The centrepiece of day 2 though was of course my very own talk on how we at Caplin Systems are using Go in our Continuous Delivery system 🙂 I was invited to present a session on how Go is helping us achieve our Continuous Integration goals, and how we are using it to implement our own brand of Continuous Delivery. I’ve embedded my presentation above – sorry it’s not a video. I won’t go into too much detail (I’ll save you the lecture), but basically we’re using build pipelines along with a high degree of automated tests to deliver builds which are suitable for deployment. The other feature I have to mention is how Go manages multiple agents. We have about 60 active agents which Go manages. A build can be farmed out to any of these 60 agents, and if a particular resource is needed (let’s say I need to run a test on a particular OS, like Centos) then Go can be configured to send the builds to the right agents. Particular builds can be configured to be excluded from certain agents, meaning the system is highly configurable.
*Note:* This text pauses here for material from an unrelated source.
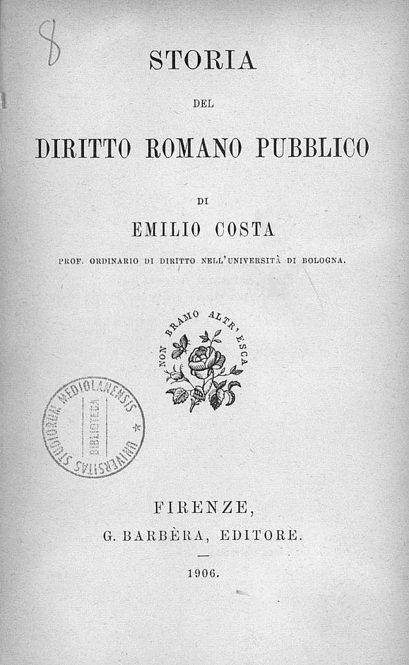 Frontespizio
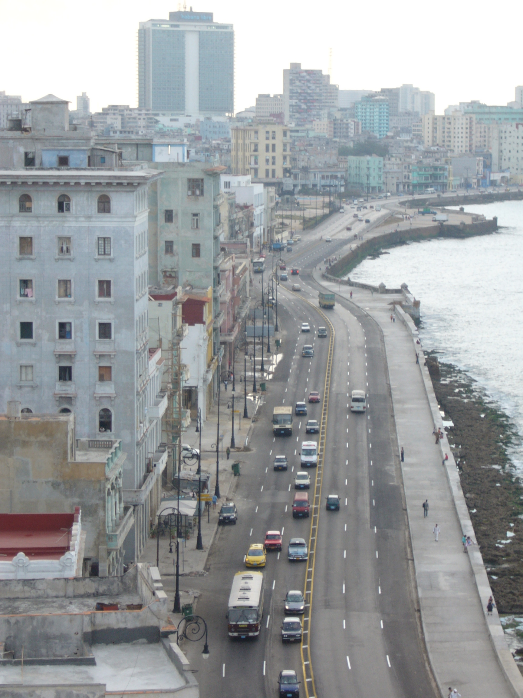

In the afternoon we had an open-space session, during which I spent most of my time with a group discussing database deployments and how to bring db changes under Continuous Integration. It seems there are still a lot of people around who feel that this aspect is largely overlooked with respect to Continuous Integration, and this was reflected in the way people were talking about using manual db compare tools as a way of deploying db changes to production. My own feelings on this are that database changes should be treated more like code changes, with each change scripted and deployed as a code change would be. There needn’t be destructive changes, and a good set of test data should help catch the issues that are often only found in production.